The 3 months correlation between Lazard and Virtu is 0.23. Overlapping area represents the amount of risk that can be diversified away by holding Lazard and Virtu Financial in the same portfolio, assuming nothing else is changed. The correlation between historical prices or returns on Virtu Financial and Lazard is a relative statistical measure of the degree to which these equity instruments tend to move together. The correlation coefficient measures the extent to which returns on Lazard are associated (or correlated) with Virtu Financial.
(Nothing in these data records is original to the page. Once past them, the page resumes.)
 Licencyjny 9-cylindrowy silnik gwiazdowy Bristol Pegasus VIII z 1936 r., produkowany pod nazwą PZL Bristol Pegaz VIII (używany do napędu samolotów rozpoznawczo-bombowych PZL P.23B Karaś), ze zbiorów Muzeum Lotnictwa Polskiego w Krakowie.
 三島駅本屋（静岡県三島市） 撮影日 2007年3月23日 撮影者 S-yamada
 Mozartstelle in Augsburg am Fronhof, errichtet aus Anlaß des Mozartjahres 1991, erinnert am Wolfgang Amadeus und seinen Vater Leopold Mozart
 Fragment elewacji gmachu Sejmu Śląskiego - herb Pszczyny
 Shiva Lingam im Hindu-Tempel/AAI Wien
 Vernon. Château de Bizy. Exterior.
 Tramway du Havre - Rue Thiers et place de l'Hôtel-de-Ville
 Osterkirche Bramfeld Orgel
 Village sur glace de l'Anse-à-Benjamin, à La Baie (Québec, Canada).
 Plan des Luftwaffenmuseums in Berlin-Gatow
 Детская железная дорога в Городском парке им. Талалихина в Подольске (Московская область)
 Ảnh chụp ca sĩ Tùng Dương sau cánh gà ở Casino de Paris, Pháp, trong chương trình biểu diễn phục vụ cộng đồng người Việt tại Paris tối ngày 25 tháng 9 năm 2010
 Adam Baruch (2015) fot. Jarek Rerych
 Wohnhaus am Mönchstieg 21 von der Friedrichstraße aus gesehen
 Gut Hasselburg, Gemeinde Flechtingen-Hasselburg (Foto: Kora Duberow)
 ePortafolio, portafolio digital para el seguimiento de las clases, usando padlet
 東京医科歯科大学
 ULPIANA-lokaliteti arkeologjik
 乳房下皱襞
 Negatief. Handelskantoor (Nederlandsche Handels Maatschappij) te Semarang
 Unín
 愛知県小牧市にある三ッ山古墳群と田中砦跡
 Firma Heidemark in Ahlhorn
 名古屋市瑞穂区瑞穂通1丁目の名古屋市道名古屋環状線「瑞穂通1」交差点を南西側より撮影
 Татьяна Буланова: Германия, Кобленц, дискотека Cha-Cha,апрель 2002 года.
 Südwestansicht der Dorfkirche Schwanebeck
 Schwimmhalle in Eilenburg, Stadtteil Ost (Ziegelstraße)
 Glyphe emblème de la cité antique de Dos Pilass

Values of the correlation coefficient range from -1 to +1, where. The correlation of zero (0) is possible when the price movement of Virtu Financial has no effect on the direction of Lazard i.e., Lazard and Virtu Financial go up and down completely randomly.

Pair Corralation between Lazard and Virtu Financial

Considering the 90-day investment horizon Lazard is expected to generate 1.55 times less return on investment than Virtu Financial. In addition to that, Lazard is 1.37 times more volatile than Virtu Financial. It trades about 0.07 of its total potential returns per unit of risk. Virtu Financial is currently generating about 0.14 per unit of volatility. If you would invest  3,085  in Virtu Financial on November 2, 2024 and sell it today you would earn a total of  882.00  from holding Virtu Financial or generate 28.59% return on investment over 90 days.
Time Period3 Months [change]
DirectionMoves Together 
StrengthVery Weak
Accuracy100.0%
ValuesDaily Returns

Lazard  vs.  Virtu Financial

 Performance 
       Timeline  
Lazard 

Risk-Adjusted Performance

3 of 100

 
Weak
 
Strong
Insignificant
Compared to the overall equity markets, risk-adjusted returns on investments in Lazard are ranked lower than 3 (%) of all global equities and portfolios over the last 90 days. In spite of fairly uncertain basic indicators, Lazard may actually be approaching a critical reversion point that can send shares even higher in March 2025.
Virtu Financial 

Risk-Adjusted Performance

16 of 100

 
Weak
 
Strong
Good
Compared to the overall equity markets, risk-adjusted returns on investments in Virtu Financial are ranked lower than 16 (%) of all global equities and portfolios over the last 90 days. In spite of comparatively uncertain basic indicators, Virtu Financial unveiled solid returns over the last few months and may actually be approaching a breakup point.

Lazard and Virtu Financial Volatility Contrast

   Predicted Return Density   
       Returns  

Pair Trading with Lazard and Virtu Financial

The main advantage of trading using opposite Lazard and Virtu Financial positions is that it hedges away some unsystematic risk. Because of two separate transactions, even if Lazard position performs unexpectedly, Virtu Financial can make up some of the losses. Pair trading also minimizes risk from directional movements in the market. For example, if an entire industry or sector drops because of unexpected headlines, the short position in Virtu Financial will offset losses from the drop in Virtu Financial's long position.
The idea behind Lazard and Virtu Financial pairs trading is to make the combined position market-neutral, meaning the overall market's direction will not affect its win or loss (or potential downside or upside). This can be achieved by designing a pairs trade with two highly correlated stocks or equities that operate in a similar space or sector, making it possible to obtain profits through simple and relatively low-risk investment.
Check out your portfolio center.
Note that this page's information should be used as a complementary analysis to find the right mix of equity instruments to add to your existing portfolios or create a brand new portfolio. You can also try the Portfolio File Import module to quickly import all of your third-party portfolios from your local drive in csv format.